Никогда не видел я ее такой взволнованной. Она высвободила свою руку из моей и отступила на шаг.
— Дорогая Агнес! Скажите, что у вас нет таких мыслей. Вы для меня неизмеримо больше, чем сестра! Подумайте о том, что ваше сердце и такая любовь, как ваша,— бесценный дар!
О! Долго еще я видел потом это лицо и этот мимолетный взгляд, в котором не было ни удивления, ни упрека, ни сожаления! О! Долго еще я видел потом, как этот взгляд растворился в чудесной улыбке, когда она сказала, что не боится за себя и я не должен за нее бояться, и, назвав меня братом, ушла!
Было еще темно, когда у ворот гостиницы я занял место на крыше кареты. Перед самым отъездом стало рассветать, я сидел, думая об Агнес, как вдруг сбоку внезапно вырисовалась в предрассветной мгле голова Урии.
— Копперфилд! — хрипло прошептал он, уцепившись за железную скобу на крыше.— Прежде чем вы уедете, вам, должно быть, приятно будет узнать, что мы помирились. Я уже заходил к нему в комнату, и мы все уладили. Хоть я человек маленький, смиренный, но, ведь вы знаете, я ему полезен, а когда он не пьян, он блюдет свои интересы. А какой он, несмотря ни на что, приятный человек, мистер Копперфилд!
Я принудил себя выразить удовольствие, что Урия попросил прощения.
— Ну, это пустяки! Если ты человек маленький и смиренный, что́ стоит попросить прощения! Это так легко! Послушайте, вам когда-нибудь приходилось срывать незрелую грушу, мистер Копперфилд? — дергаясь, спросил он.
— Приходилось.
— Вот вчера вечером это сделал я,— продолжал он.— Но она созреет. Надо только подождать. Я умею ждать.
Расточая свои прощальные пожелания, он опустился наземь в тот момент, когда кучер уселся на козлы.
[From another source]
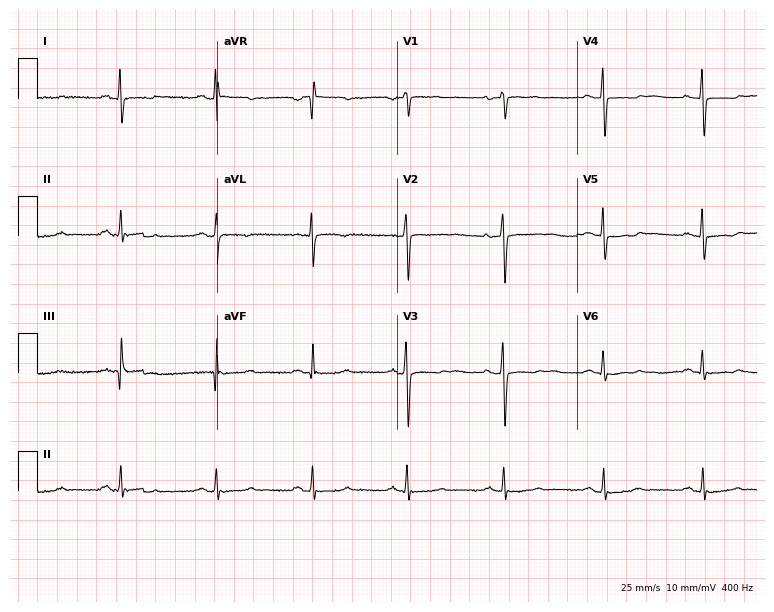
Standard 12-lead ECG recorded from a woman, 43 years old. None of these six findings is recorded: first-degree AV block, right bundle branch block, left bundle branch block, sinus bradycardia, atrial fibrillation, sinus tachycardia. Only these six findings were labelled.
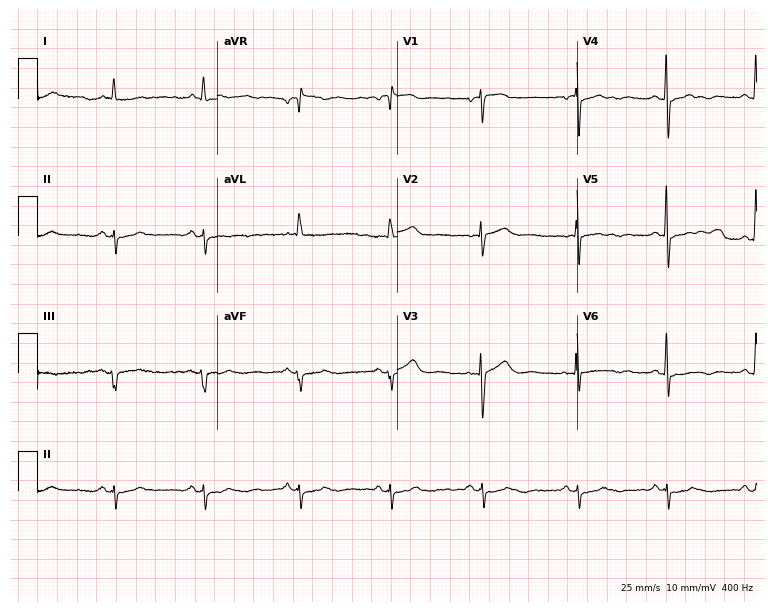
ECG — a 74-year-old female patient. Screened for six findings — first-degree AV block, right bundle branch block (RBBB), left bundle branch block (LBBB), sinus bradycardia, atrial fibrillation (AF), sinus tachycardia — none is recorded.

Кажется, Урия что-то жевал, чтобы холодный утренний воздух не застудил ему горло. Но челюсти его двигались так, словно груша уже созрела, и он со смаком облизывал губы.
Мы вели в тот вечер на Бэкингем-стрит очень серьезный разговор о домашних событиях, подробно изложенных мною в последней главе. Бабушка была глубоко ими заинтересована и больше двух часов шагала, скрестив руки, взад и вперед по комнате. Когда случалось ей быть в сильном расстройстве чувств, она всегда совершала такое упражнение в ходьбе, а степень ее расстройства всегда можно было определить по длительности ее прогулки. На этот раз она была в таком волнении, что нашла нужным открыть дверь в спальню и дать себе больше простора, чтобы прохаживаться по обеим комнатам, и пока мы с мистером Диком тихо сидели у камина, она ровными шагами измеряла пространство по одной и той же линии, то появляясь, то исчезая, регулярно, как маятник.